TASK TO CARRY OUT - Reproduce each record exactly. The pictures should be skipped.

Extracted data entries
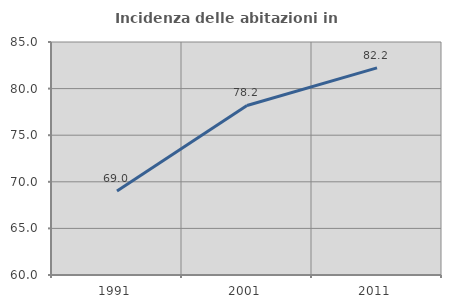
| Category | Incidenza delle abitazioni in proprietà  |
|---|---|
| 1991.0 | 69.005 |
| 2001.0 | 78.188 |
| 2011.0 | 82.222 |
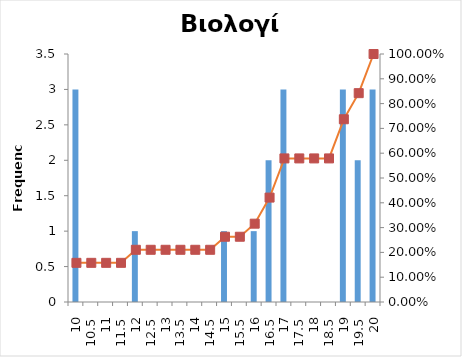
| Category | Series 0 |
|---|---|
| 10 | 3 |
| 10,5 | 0 |
| 11 | 0 |
| 11,5 | 0 |
| 12 | 1 |
| 12,5 | 0 |
| 13 | 0 |
| 13,5 | 0 |
| 14 | 0 |
| 14,5 | 0 |
| 15 | 1 |
| 15,5 | 0 |
| 16 | 1 |
| 16,5 | 2 |
| 17 | 3 |
| 17,5 | 0 |
| 18 | 0 |
| 18,5 | 0 |
| 19 | 3 |
| 19,5 | 2 |
| 20 | 3 |
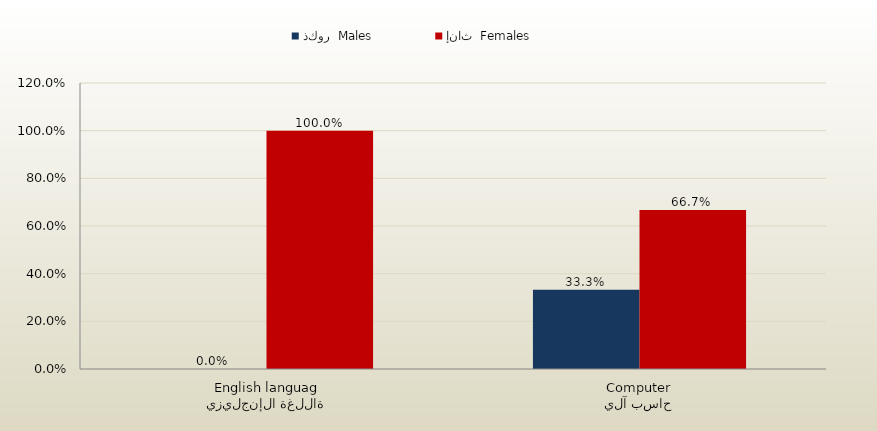
| Category | ذكور  Males | إناث  Females |
|---|---|---|
| اللغة الإنجليزية
English language | 0 | 1 |
| حاسب آلي
Computer | 0.333 | 0.667 |

EXERCISE RESULT -
| Category | Incidenza delle abitazioni in proprietà  |
|---|---|
| 1991.0 | 69.005 |
| 2001.0 | 78.188 |
| 2011.0 | 82.222 |
| Category | Series 0 |
|---|---|
| 10 | 3 |
| 10,5 | 0 |
| 11 | 0 |
| 11,5 | 0 |
| 12 | 1 |
| 12,5 | 0 |
| 13 | 0 |
| 13,5 | 0 |
| 14 | 0 |
| 14,5 | 0 |
| 15 | 1 |
| 15,5 | 0 |
| 16 | 1 |
| 16,5 | 2 |
| 17 | 3 |
| 17,5 | 0 |
| 18 | 0 |
| 18,5 | 0 |
| 19 | 3 |
| 19,5 | 2 |
| 20 | 3 |
| Category | ذكور  Males | إناث  Females |
|---|---|---|
| اللغة الإنجليزية
English language | 0 | 1 |
| حاسب آلي
Computer | 0.333 | 0.667 |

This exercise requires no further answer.